Task requirements:
Retype the following data exactly, but leave its pictures out.

Dataset content:
━━━━━━━━━━━━━━━━

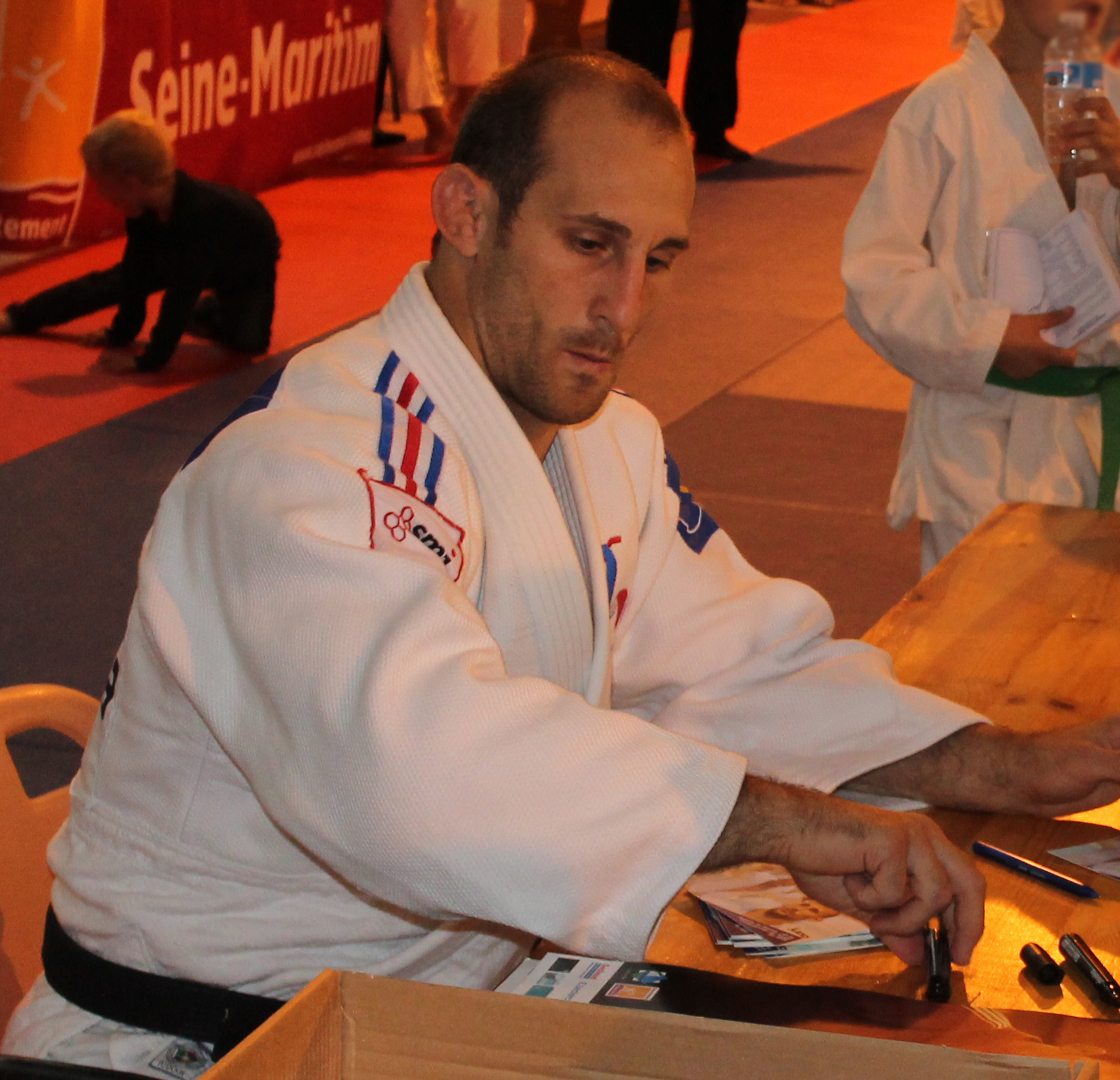 Le Judoka Français Alain SCHMITT lors de l'Euro-judo de Criel-sur-mer (Seine-Maritime, Normandie, France) le 4 octobre 2014.
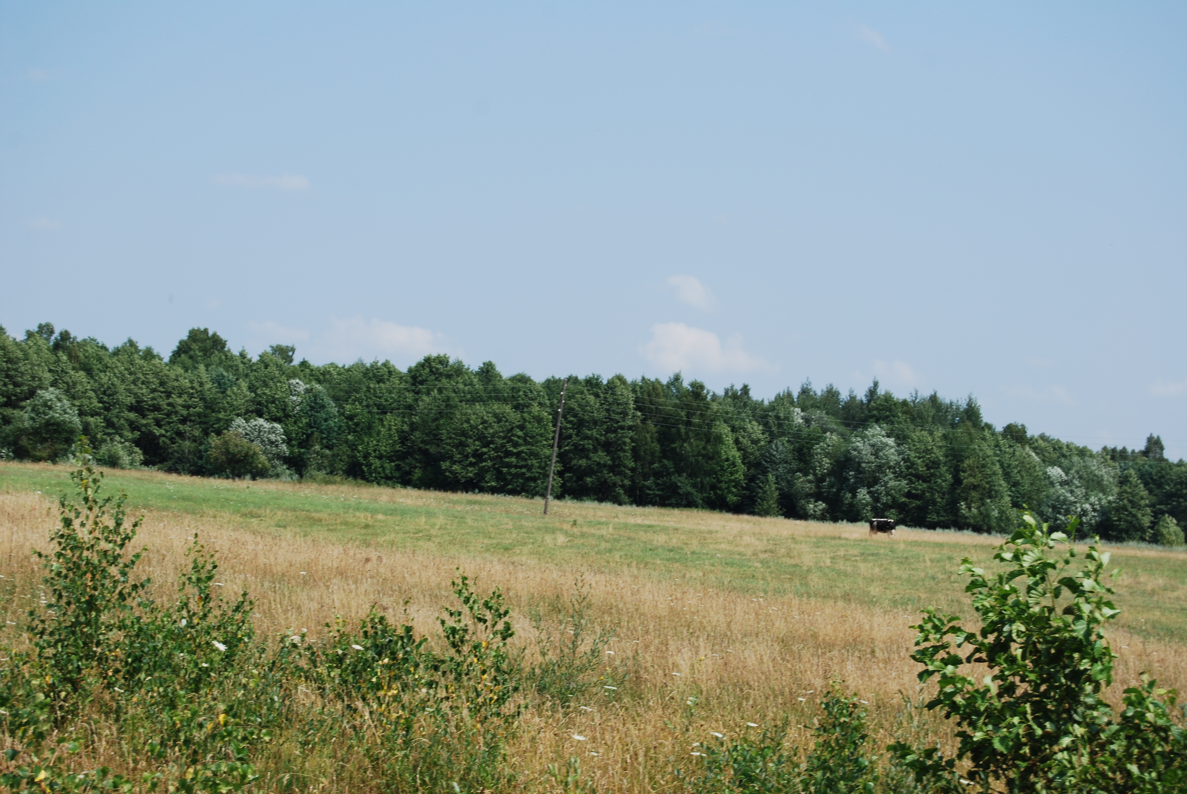 Widok od strony Wyrki na las porastający tereny kolonii Użanie i Perespa.
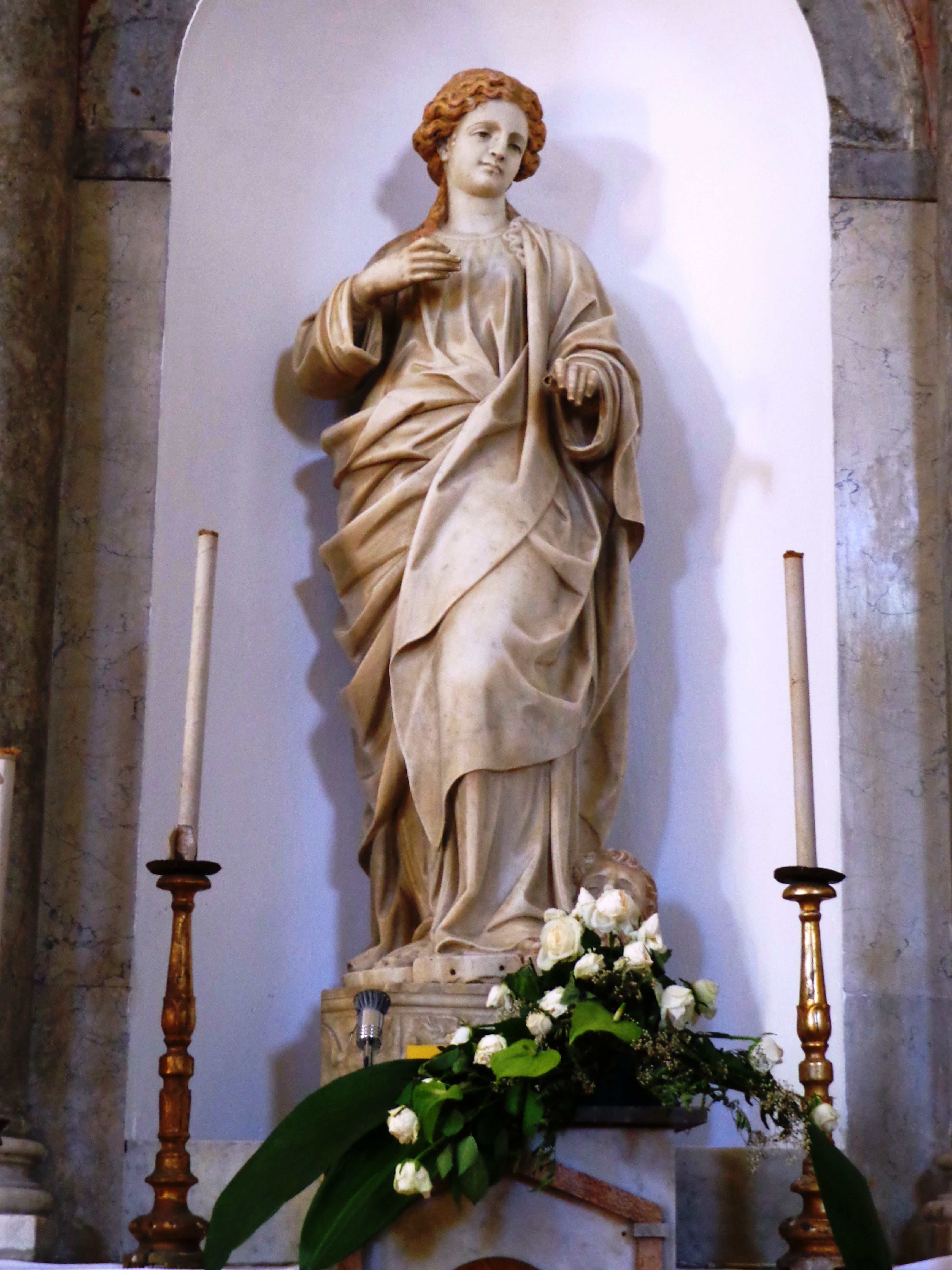 Barcellona P. di G. Gagini 02

━━━━━━━━━━━━━━━━

Output:
 Le Judoka Français Alain SCHMITT lors de l'Euro-judo de Criel-sur-mer (Seine-Maritime, Normandie, France) le 4 octobre 2014.
 Widok od strony Wyrki na las porastający tereny kolonii Użanie i Perespa.
 Barcellona P. di G. Gagini 02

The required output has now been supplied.